Every No. 1 single — as one single track

UPDATED: Be prepared for 75 minutes of musical bliss -- now with your reactions

Topics: Music, Internet Culture,

Every No. 1 single -- as one single track

Updated: Ever wonder what every single No. 1 pop song — from the beginning of time through the ’90s — would sound like mashed together? Look no further.

What might be most fascinating about this agglomeration of audio tracks is the swift and remarkable evolution from the twee sounds of pre-Elvis American music to the present; there’s rockabilly, the British invasion, Sinatra’s svelte croon, Motown. Remember Bobby Darin? Me neither, but there he is. Then the ’70s and Funky Town, punk rock, disco, stadium anthems. Listening through the whole 75 minutes could leave you nostalgic, amazed, perhaps shocked or, dare we say, gaga. It’s decades of both great jams and questionable taste. (See: Jefferson Starship.) There’s plenty of potential to sift through the track with a fine-tooth comb and make your own discoveries. In fact we encourage it! Leave your best observations in the comments section and we’ll post the best as they come in. Scroll down to read them.

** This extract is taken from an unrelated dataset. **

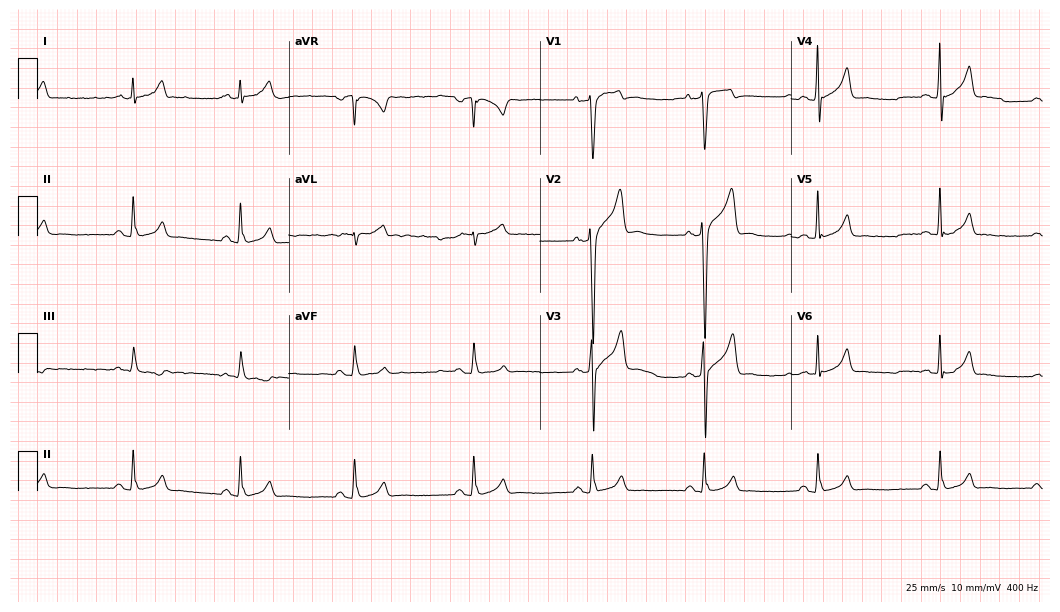
12-lead ECG (10.2-second recording at 400 Hz) from a 40-year-old male. Screened for six findings — first-degree AV block, right bundle branch block (RBBB), left bundle branch block (LBBB), sinus bradycardia, atrial fibrillation (AF), sinus tachycardia — none is recorded. Findings outside these six are not listed.

Five Seconds Of Every #1 Pop Single Part 1 by mjs538



Five Seconds Of Every #1 Pop Single Part 2 by mjs538

seisachtheia: Right around the 3 minute mark — when there were a few Everly Brothers tunes — I realized that my dad used to play a lot of these songs for me when I was a little girl. I haven’t heard some of them in a very long time, but it brought back warm fuzzy feelings.

Official G: It’s amazing how many of them come from crappy movies! Especially from the second half onward.

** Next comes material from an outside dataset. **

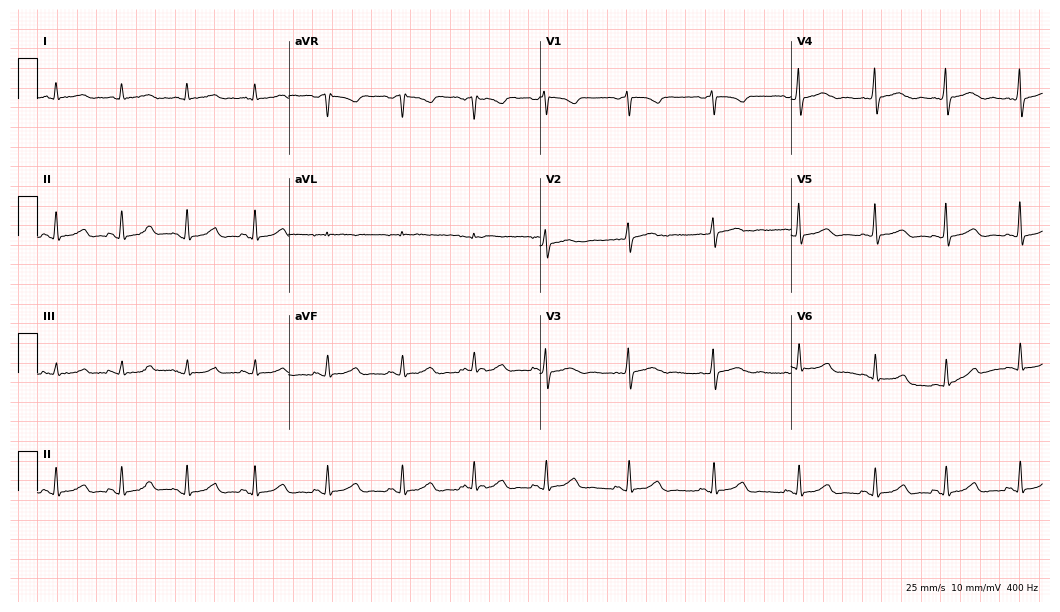
Resting 12-lead electrocardiogram (10.2-second recording at 400 Hz). Patient: a 45-year-old female. None of these six findings is recorded: first-degree AV block, right bundle branch block (RBBB), left bundle branch block (LBBB), sinus bradycardia, atrial fibrillation (AF), sinus tachycardia.

Rob Gehrke: That gave me a nostalgasm. The innocently sweet, sugar-coated pink and baby blue veneer over the vulgar, depraved, excessive and tragic materialism. Ah, the 80s. Sigh

larrfirr: One thing that’s changed in the last 60 years is our attention span has shortened. This is a perfect example, we don’t even have time to listen to an entire three minute song, instead we’re listening to something that sounds like a TV commercial for some oldies compilation.